WASHINGTON — Combat veterans with less-than-honorable discharges may soon be eligible for urgent mental health care from Veterans Affairs Department facilities if the Senate follows a House decision earlier this week.

“This House sent a critical message to our men and women in uniform. That message is that you are not alone. We are here to help those suffering from the ‘invisible’ wounds of war,” the bill’s sponsor, Rep. Mike Coffman, R-Colo., said Tuesday after the House passed the bill.

The bill, which has been sent to the Senate Committee on Veterans’ Affairs for consideration, would require Veterans Affairs to provide vets with mental health assessments as well as treatment for urgent mental health care needs like suicide risk. It also would mandate a VA study to evaluate the effect of combat experience on veterans’ mental health.

Under current law, combat veterans with honorable discharges already have access to the assessments and treatment. But those who were discharged under other-than-honorable conditions do not have access to VA mental health care. This bill would enable many of those veterans to use VA services, although it would still exclude those with dishonorable or bad conduct discharges.

The National Veterans Foundation praised the House passage of the mental health bill. “It’s been our experience that some veterans with combat-related PTSD have unfairly received less-than-honorable discharges directly connected to their mental health issues,” said NVF Development Director Bill Morgan. “They need and deserve VA mental health services.”

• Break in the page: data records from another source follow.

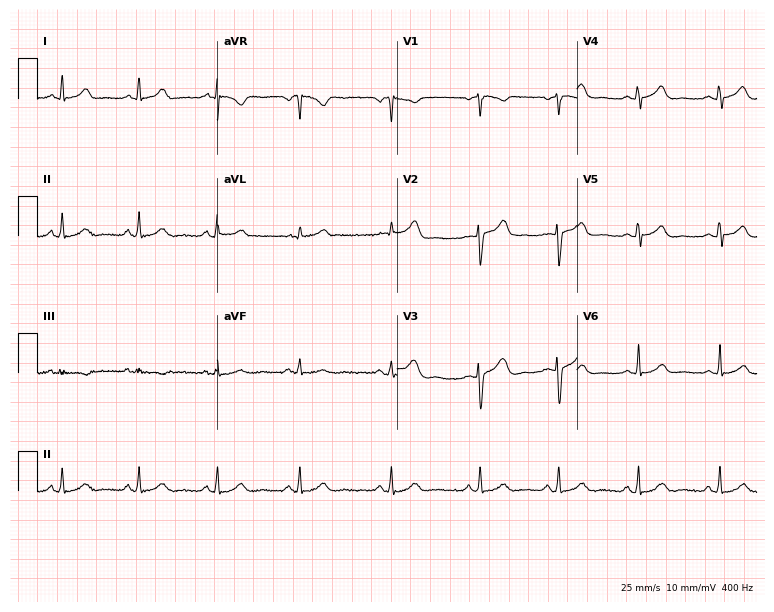
12-lead ECG from a female patient, 27 years old (7.3-second recording at 400 Hz). Recorded interpretation: within normal limits.
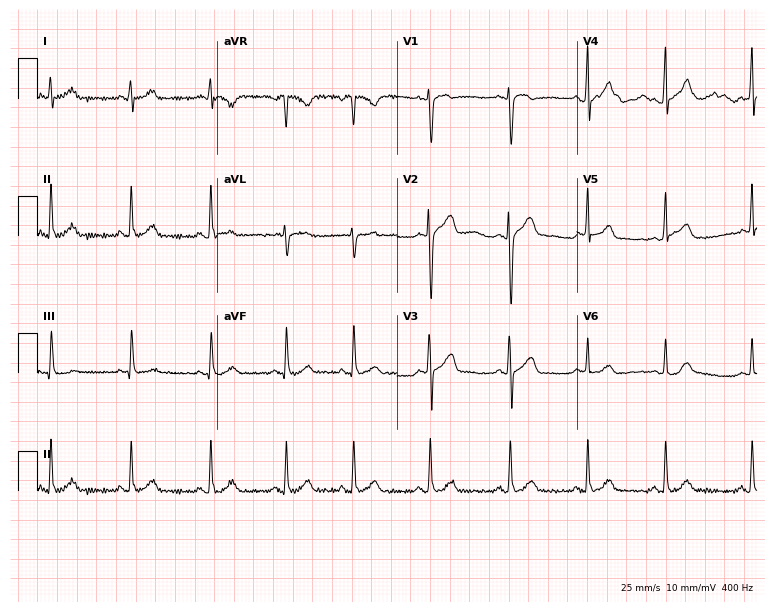
Electrocardiogram, a female, 19 years old. Overall reading on record: normal ECG.
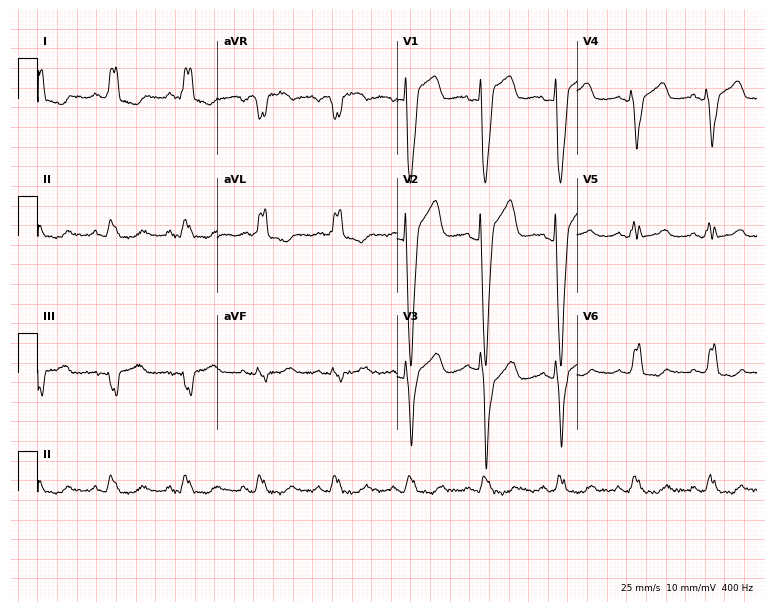
Resting 12-lead electrocardiogram. Patient: an 80-year-old female. The tracing shows left bundle branch block.
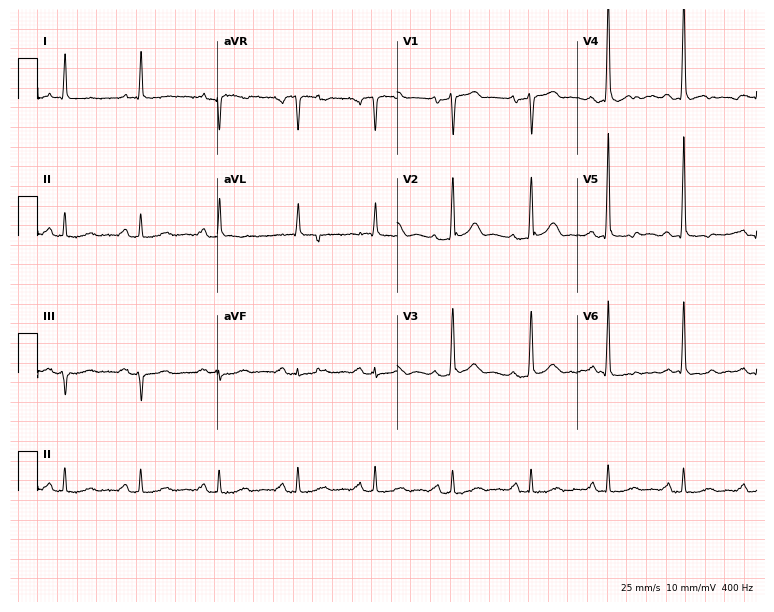
Standard 12-lead ECG recorded from a male patient, 70 years old. None of these six findings is recorded: first-degree AV block, right bundle branch block, left bundle branch block, sinus bradycardia, atrial fibrillation, sinus tachycardia. Findings outside these six are not listed.

According to the VA, roughly 20 veterans commit suicide each day, and veterans have a 22 percent higher risk than other Americans. VA Secretary David Shulkin has described suicide prevention as his “top clinical priority.”

The expansion of mental health services is always a good thing, said Nathaniel Counts, director at advocacy group Mental Health America: “To the extent this [bill] is filling a problematic gap, it’s great, and hopefully we can totally fill that gap for everyone.”

The House passed Coffman’s bill along with a slew of other veterans’ bills, including two bills that would make it easier for veterans to receive organ transplants and another that would enable VA health professionals to treat patients remotely using telecommunications technology.